# Nells first groom!



## strangeland86 (Oct 30, 2010)

Took Flo and Nell to the groomers today and they both look gorgeous. You can finally see Nells little face!

It cost £18 each which I think is quote reasonable. 

Before









And after


----------



## Dylansmum (Oct 29, 2010)

They look great. Very similar to Dylan's first cut. £18 is really cheap - I pay £28 and that was good compared with the other quotes I got.


----------



## caradunne (Nov 29, 2010)

Thwy both look amazing! She is really growing up - thankgoodness, my longing for a 'Nell' will pass soon I hope! That was very cheap, I pay £35 for a full groom. xx


----------



## embee (Dec 27, 2010)

£18 each - a bargain. Nell has a little white chin just like her big sis


----------



## lady amanda (Nov 26, 2010)

OMG!! they both look really cute....and they didn't come back all poofy!! nice! it's cute to see Nell's face,,,,aww she is growing up! 

I will pay $45 canadian dollars.....so i don't know what that translates to...ok wait...google says 28...so that means u guys paid less than 30 each! wow that is a great price!!!


----------



## weez74 (Feb 9, 2011)

Hi Bethany - now I know you won't mind me asking this, but would you put a picture on of Nell 's face in a few days' time so I can see what the cut looks like once she's been tearing around a bit? The cut on her body is just what I'm after, but I really want to keep Rosie's shaggy face. I think the length of Nell's face is probably what Rosie needs, but I'd love to see if it goes a bit shaggier after a couple of days. 
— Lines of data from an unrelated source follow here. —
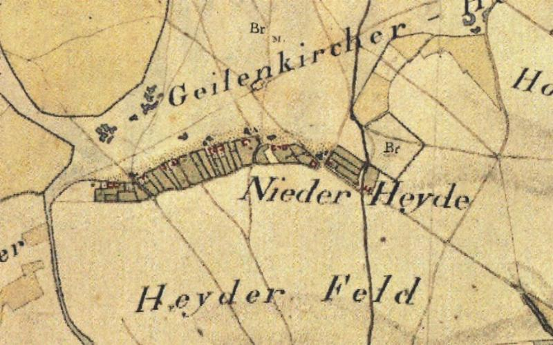 Kartenaufnahme der Rheinlande 1803-1820
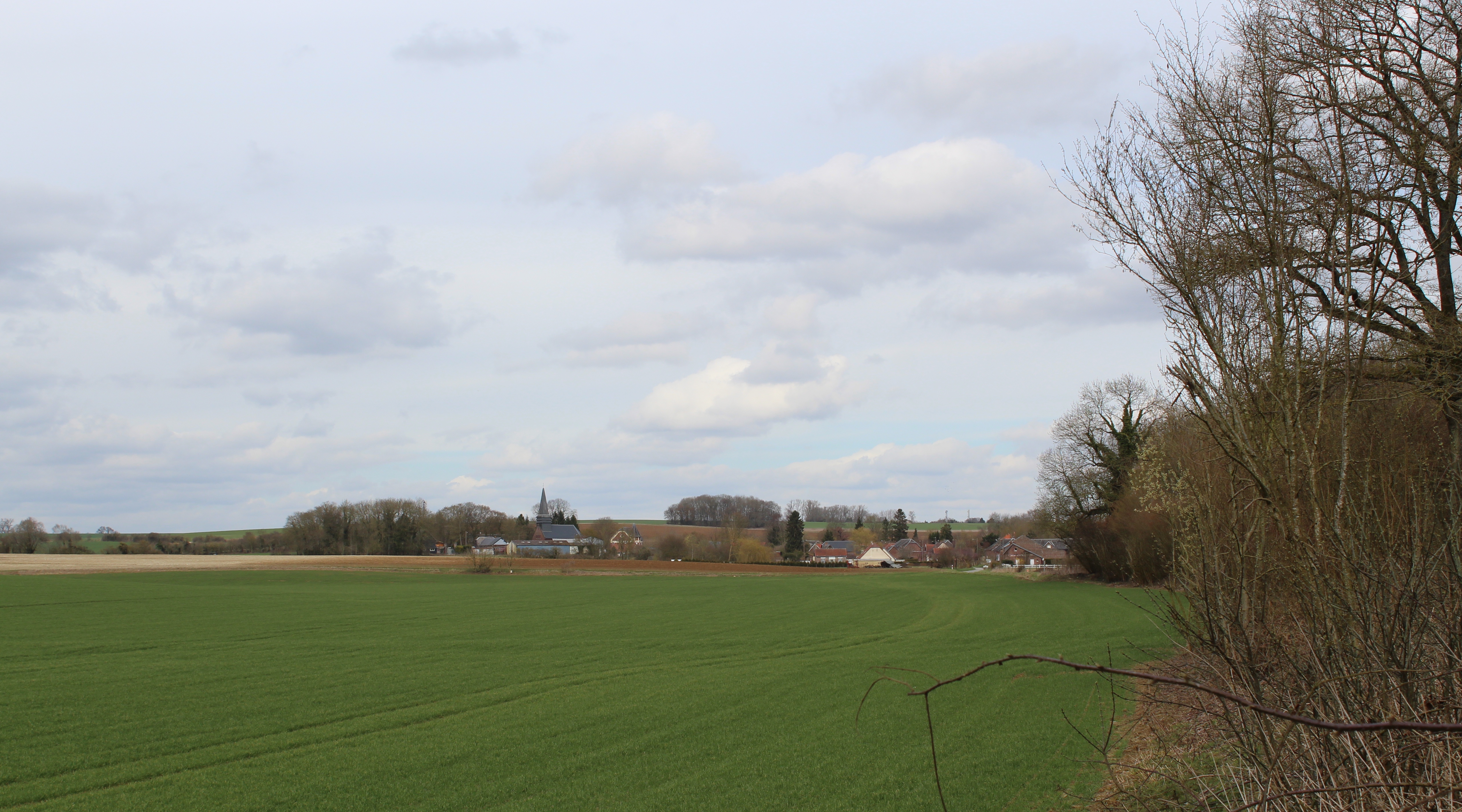 Panorama du village.
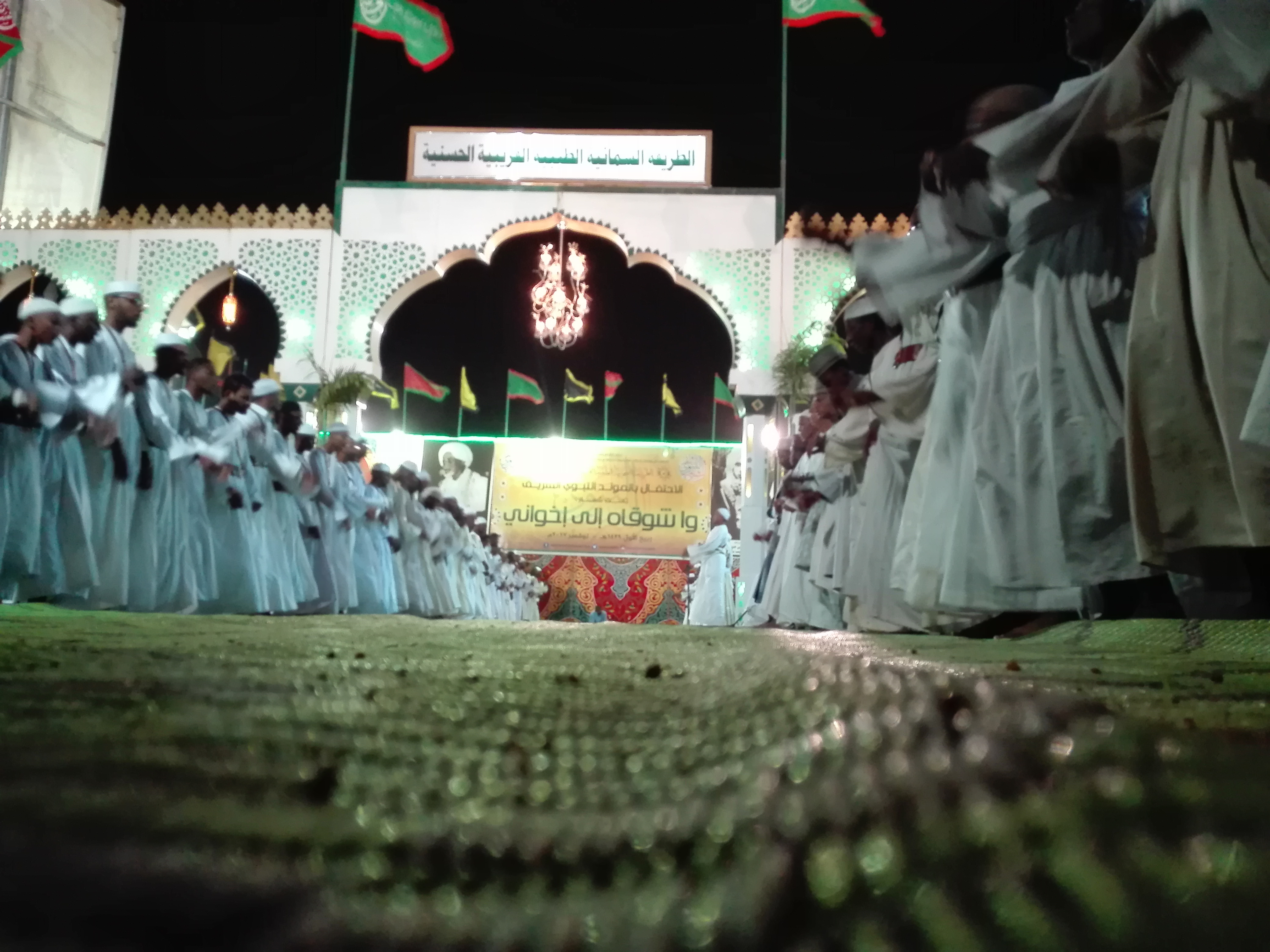 اداء الذكر للطريقه السمانية بالخرطوم المولد النبوي الشريف و مدح المصطفى صل الله عليه وسلم This is an image with the theme "Africa on the Move or Transport" from: Sudan
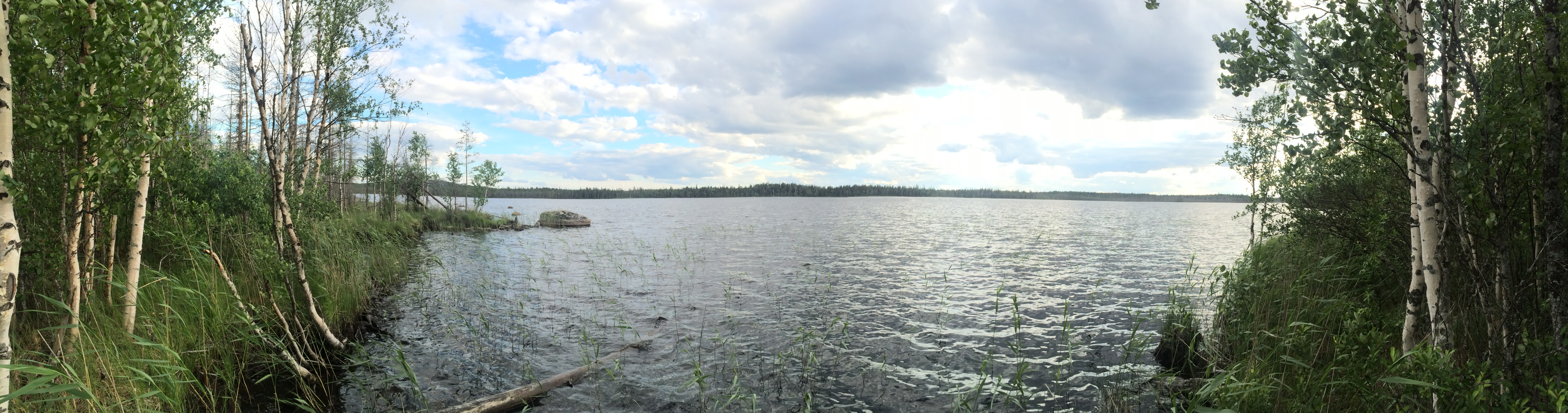 Нурмат
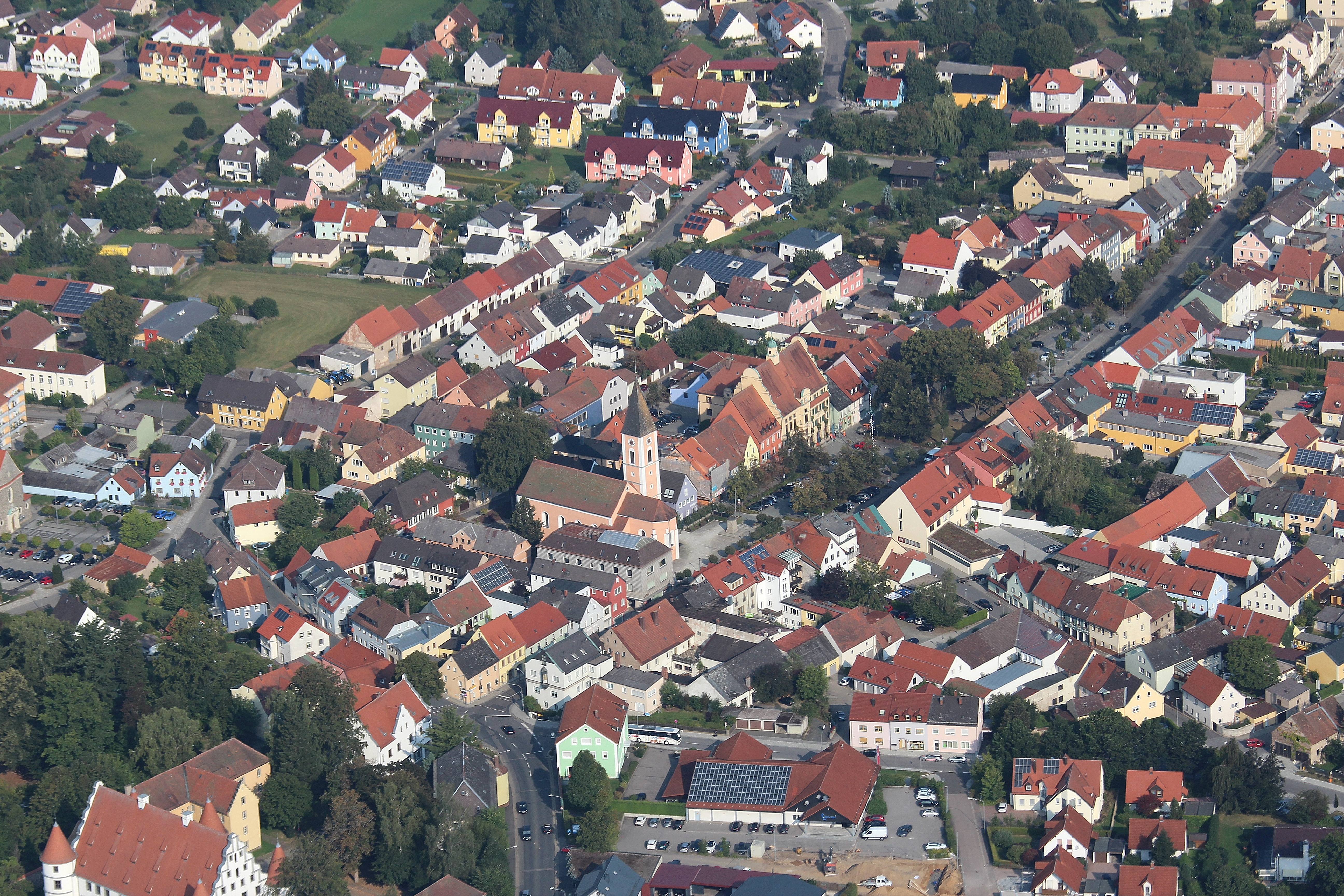 Stadtkern Vohenstrauß, Landkreis Neustadt an der Waldnaab, Oberpfalz, Bayern
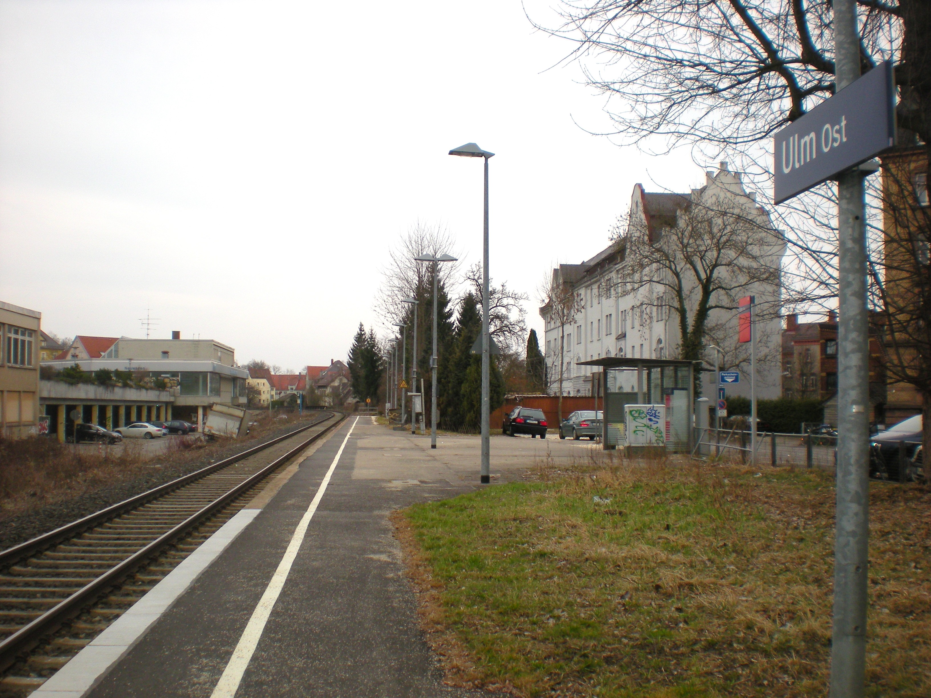 Bahnsteig und Wartehäuschen des Haltepunkts Ulm Ost an der Brenzbahn
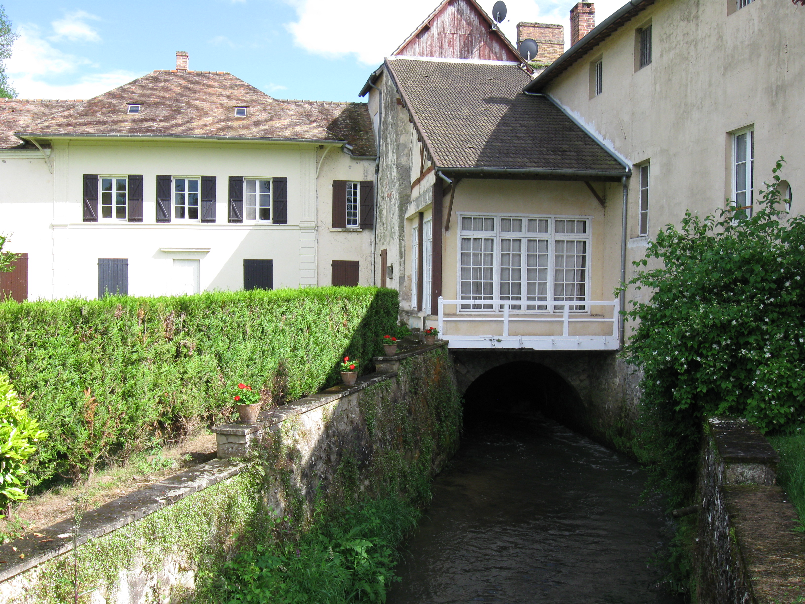 Moulin de Vasset sur la rivière le Clignon. (commune de Coulombs-en-Valois, département de la Seine-et-Marne, région Île-de-France).

If it looks right, I'm going to take one of those pictures into the groomers when I go in, if that's okay with you!


----------



## Enneirda. (Mar 5, 2010)

They look very nice! I like your groomer.  I love that she left Nells eye lashes too.


----------



## strangeland86 (Oct 30, 2010)

weez74 said:


> Hi Bethany - now I know you won't mind me asking this, but would you put a picture on of Nell 's face in a few days' time so I can see what the cut looks like once she's been tearing around a bit? The cut on her body is just what I'm after, but I really want to keep Rosie's shaggy face. I think the length of Nell's face is probably what Rosie needs, but I'd love to see if it goes a bit shaggier after a couple of days.
> 
> If it looks right, I'm going to take one of those pictures into the groomers when I go in, if that's okay with you!


Yeah course I don't mind. I'll take one after the weekend and post then maybe in another weeks time


----------



## Mrs Stevo (May 2, 2011)

they look fabulous, so cute and scrumptious. Cockapoo's are just adorable especially just after a good groom before they have had chance to wreck it........lol


----------



## Tressa (Aug 31, 2010)

They both just look absolutely scrumptious


----------



## pammy67 (Aug 28, 2010)

Super cuts and super price, they will look even more gorgeous in a couple of weeks !!


strangeland86 said:


> Took Flo and Nell to the groomers today and they both look gorgeous. You can finally see Nells little face!
> 
> It cost £18 each which I think is quote reasonable.
> 
> ...


----------



## wilfiboy (Sep 18, 2010)

Gosh Bethany you got a real bargain and such a good job... they both look fabulous, great groomer x


----------



## parapluie (Dec 22, 2010)

aww both cute!


----------



## Mez-UK (May 4, 2011)

They look great I do a bit of photography and it makes all the difference being able to capture their eyes, I look after my friends cockapoo Ronnie and when his hair gets so long all you get in the picture is a white fur ball but when he has a light trim and his eyes are there......well he is :hug:able lol at the moment Harley doesn't have that problem his eyes are there for all to see and at nine weeks (today) he sure knows how to use them......sad, cheeky, pleading.


----------



## strangeland86 (Oct 30, 2010)

Some pictures from over the weekend as requested


----------



## wilfiboy (Sep 18, 2010)

Gosh ickle Nell is growing up x


----------



## weez74 (Feb 9, 2011)

Thanks Bethany. They are still Flo and Nell! I think the shagginess has come back somewhat, hasn't it? I took the plunge and phoned the groomers this morning (we're going to go and stay in my friend's mum's caravan near Aberdovey this weekend and I think I really should get Rosie clipped so that she makes less mess in it - she has velcro hair at the moment and drags back an entire ecosystem in it when she's been for a walk). Anyway, they were out! Anti-climax! Someone took a message and is going to phone me back.


----------



## embee (Dec 27, 2010)

weez74 said:


> Thanks Bethany. They are still Flo and Nell! I think the shagginess has come back somewhat, hasn't it? I took the plunge and phoned the groomers this morning (we're going to go and stay in my friend's mum's caravan near Aberdovey this weekend and I think I really should get Rosie clipped so that she makes less mess in it - she has velcro hair at the moment and drags back an entire ecosystem in it when she's been for a walk). Anyway, they were out! Anti-climax! Someone took a message and is going to phone me back.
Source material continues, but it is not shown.